▶ GOAL OF THE EXERCISE: Restate the listing below word for word, and leave its pictures behind.

BEGIN

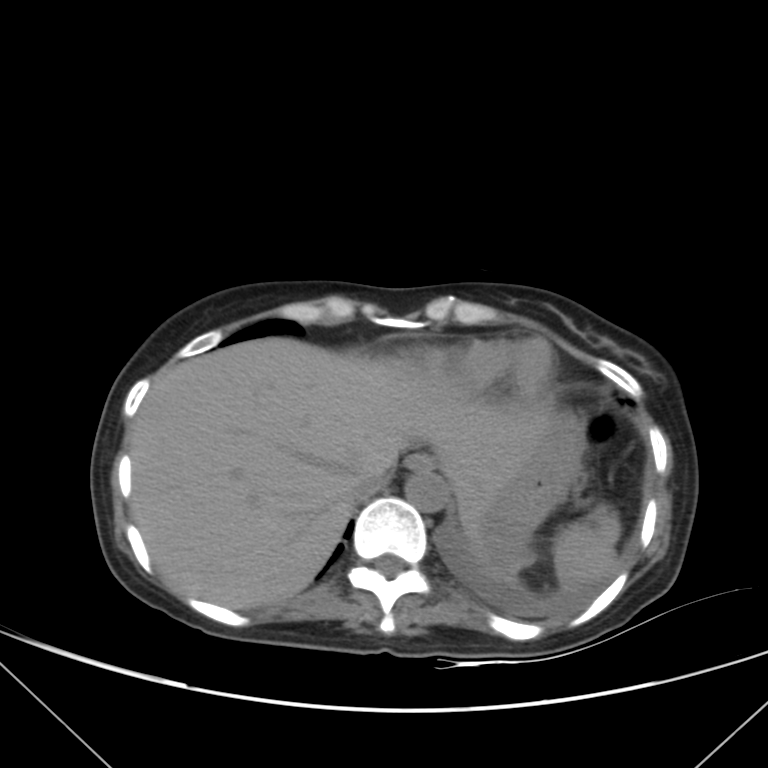 CT abdomen · Axial slice 80/94
Organ boxes in pixel coordinates; each row gives the top-left (x1, y1) and bottom-right (x2, y2) corners.
| organ | x1 | y1 | x2 | y2 |
|---|---|---|---|---|
| spleen | 553 | 506 | 620 | 589 |
| esophagus | 406 | 453 | 434 | 471 |
| stomach | 474 | 420 | 584 | 545 |
| liver | 129 | 337 | 552 | 608 |
| inferior vena cava | 351 | 469 | 390 | 500 |
| aorta | 404 | 472 | 449 | 512 |

END

▶ RESPONSE TO THIS EXERCISE:
 CT abdomen · Axial slice 80/94
Organ boxes in pixel coordinates; each row gives the top-left (x1, y1) and bottom-right (x2, y2) corners.
| organ | x1 | y1 | x2 | y2 |
|---|---|---|---|---|
| spleen | 553 | 506 | 620 | 589 |
| esophagus | 406 | 453 | 434 | 471 |
| stomach | 474 | 420 | 584 | 545 |
| liver | 129 | 337 | 552 | 608 |
| inferior vena cava | 351 | 469 | 390 | 500 |
| aorta | 404 | 472 | 449 | 512 |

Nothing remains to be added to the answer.